しかしながら、砦蜘蛛にも「知性」と呼ぶべき振る舞いがある。巣の構築には明らかな設計思想が見られるのだ。風向き、地形の傾斜、獲物の通過頻度──これらを考慮した上で最適な位置に巣を張る。古い巣を解体して素材を再利用することもある。また、必要以上の獲物を捕らない。巣に十分な貯食があると、糸の粘着性をわざと落として小動物を通過させる個体が確認されている。
野外観察記録
砦蜘蛛の巣に意図的に捕まり、糸の張力を実測する実験を行った。結果として左肩を噛まれ、麻痺毒で三日間動けなくなった。助手が見つけてくれなければ今頃この書を書いている者はいない。だが糸の引張強度が鋼線の1.4倍であることを実証できたのは大きな成果だ。小指はまだ痺れている。──カンネンベルク峠、九月
本書の対象は一般個体の生態記録であり、いわゆる「王種」──通常種とは隔絶した力を持つ異常個体──については今後の研究に委ねるものとする。しかしながら、二十年に及ぶ野外観察の中で得た仮説をここに記しておくことは、後進の助けにはなるだろう。
仮説:魔力偏在集中説
魔獣の「王種」は、特定の地理的・環境的条件の下で魔力の偏りが極端に集中した際に発生するものと私は考えている。地脈虫を例に取ろう。鉱山の地脈に沿って棲む地脈虫は、日常的に土の魔力を吸収しているが、その吸収量は個体間でほぼ均一である。ところが鉱脈の合流点──複数の地脈が一点に集束する稀有な地理条件──に巣を構えた個体は、通常の数十倍もの魔力を長期にわたって取り込むことになる。

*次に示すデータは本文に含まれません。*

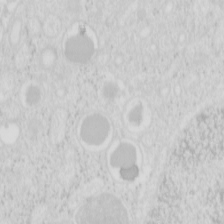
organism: Mouse
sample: Pancreas
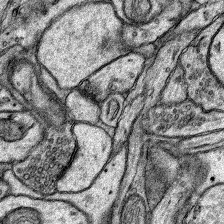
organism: Rat
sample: Hippocampus
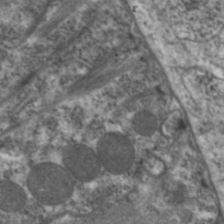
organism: C. elegans
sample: Pharynx
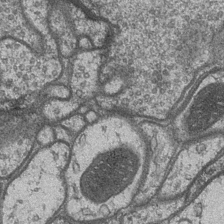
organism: Drosophila
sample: Optic medulla
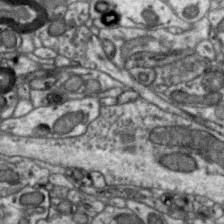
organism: Zebra finch
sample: Brain
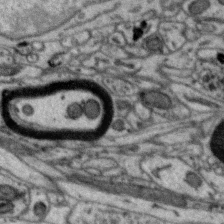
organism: Zebra finch
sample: Brain
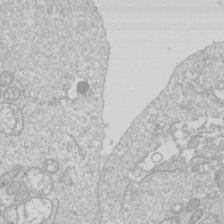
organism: Drosophila
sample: Cell division; meiosis; drosophila spermatocytes
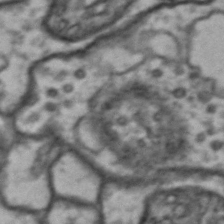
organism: Drosophila
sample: Brain
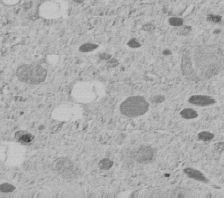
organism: C. elegans
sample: C. elegans embryo early stage
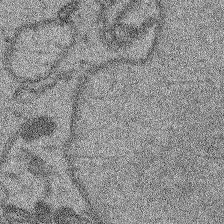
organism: Human
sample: HeLa cells
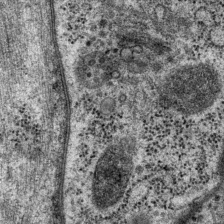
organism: P. pacificus
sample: Pharynx
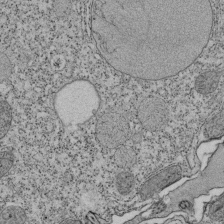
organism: Tetrahymena
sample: Cilia in tetrahymena
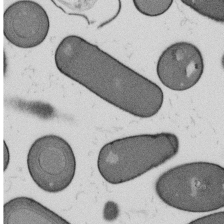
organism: B. subtilis
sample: Bacterial spore
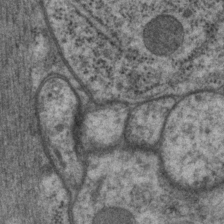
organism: P. pacificus
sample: Pharynx

地脈の合流点は数百年に一度の地殻変動で位置が変わるため、王種の発生もまた極めて稀な事象となる。マルディンの古い坑夫の間に伝わる「百年虫」の伝承──百年に一度だけ地の底から現れるという巨大な地脈虫の話──は、おそらく王種の出現を語り継いだものだろう。

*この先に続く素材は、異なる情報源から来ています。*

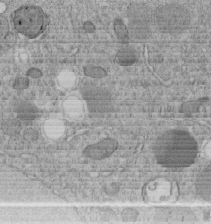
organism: C. elegans
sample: C. elegans embryo early stage
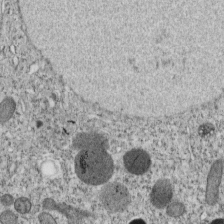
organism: C. elegans
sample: C. elegans embryo early stage
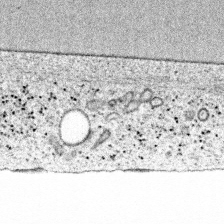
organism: Human
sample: HeLa cells
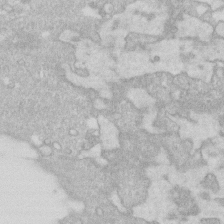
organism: Human
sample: Fibroblast cells
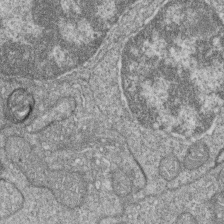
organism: Zebrafish
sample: Cilia; retinal pigment epithelium
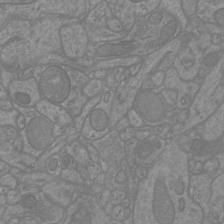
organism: Mouse
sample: Cortical neurons
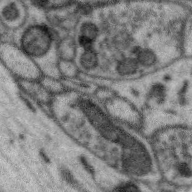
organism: Zebra finch
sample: Brain
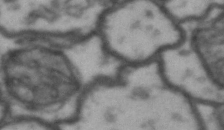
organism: Drosophila
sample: Brain
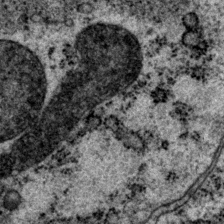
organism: P. pacificus
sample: Pharynx

同様の機構は他の魔獣にも適用できる可能性がある。水裂大鉄嘴鳥の場合、ミルノ川に特異な風の気流が発生する地点──峡谷の出口や急カーブの外側──に長期間留まった個体が、通常種を超える風の魔力を獲得するのではないか。フォルカの古い漁師が語る「白い水裂大鉄嘴鳥」──全身が白銀色で嘴から風の刃を放つという伝承──がもし王種の記録だとすれば、大変興味深い事例となる。
補遺:属性なき種と王種
宵狐のように「無」に近い属性を持つ魔獣における王種の可能性は、格別に議論を呼ぶ問題だ。四大属性の偏在が王種発生の条件だとすれば、属性を持たない──正確にはすべての属性を均等に微弱に帯びる──宵狐に王種は生じ得るのか。私の仮説はこうだ。均等な属性配分そのものが一種の「偏り」である。四大の均衡が極限まで研ぎ澄まされた個体は、属性という概念そのものを超越する可能性がある。つまり王種とは、属性の極端な偏りで生まれるのではなく、魔力の「密度」が閾値を超えた時に発生する変異なのではないか。
これは仮説に過ぎない。だが万粒論の提唱者フランシス・セラ・アンブルームが「四大属性は粒の振る舞いに付けた名に過ぎない」と喝破した通り、属性の区別そのものが人間の認知上の便宜であるならば、魔力の「量」こそが本質的な変数である可能性は十分にある。
この問いに答えるためには、まだ多くの観察と、おそらく私の命がいくつか余分に必要だ。だが心配には及ばない。サノー家の男は代々長寿であり、弟も元気にしている。私はあと五十年は魔獣と戯れるつもりでいるのだ。